Watch: Euronews International Correspondent Anelise Borges with a Turkish earthquake rescue team

Against all apparent odds, the rescue teams in Antakya pick their way through huge mounds of rubble in perilous and seemingly endless missions. They are driven by the hope of finding survivors, five days after swathes of Turkey and Syria were hit by Monday’s devastating 7.8 magnitude earthquake.
I was invited to accompany one such mission, and we were able to film as the Turkish team, many of them volunteers with no previous experience, shovelled and sifted through the rubble looking for signs, or sounds, of survivors.
See our film above
A five-story building had been reduced to a mound of concrete slabs and twisted metal, but for four hours the rescuers worked, convinced they had heard noises.
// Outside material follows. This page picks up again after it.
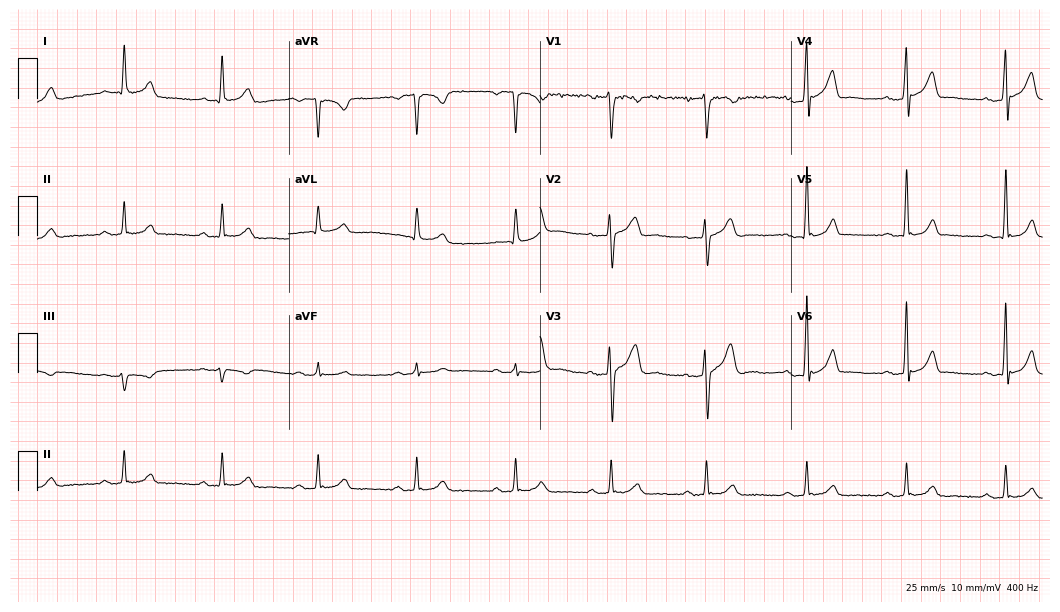
12-lead ECG from a 42-year-old male patient. Shows first-degree AV block.

They called for silence in the street, straining to hear, hoping to be able to communicate with someone trapped below.
And then, at this crucial moment, a sudden cry from above ground: a warning a dam had burst outside the town. The rescuers scrambled to flee the scene.
But eventually they realised it was a false alarm. Turkish officials accuse looters of spreading misinformation, hoping to cash in on the ensuing chaos.
Alarm over, the search resumed with specialist equipment, and the assistance of family members who tried to explain the building’s floor plan before the disaster.
Nurdan Yilmaz was among them.
She told us: “I am waiting for my brother, his wife and their children. I am hopeful, because there are survivors who left the rubble alive. I haven’t lost my faith.”
But for all the hopes and faith of family and rescuers alike, the mission was to end in sadness and despair as a body was recovered from the scene. It seemed the miracle they had hoped for wasn’t meant to happen that night.
And the pain that was already immense grew just a little larger.
As if the wave of hurt and destruction submerging this country didn’t want to recede.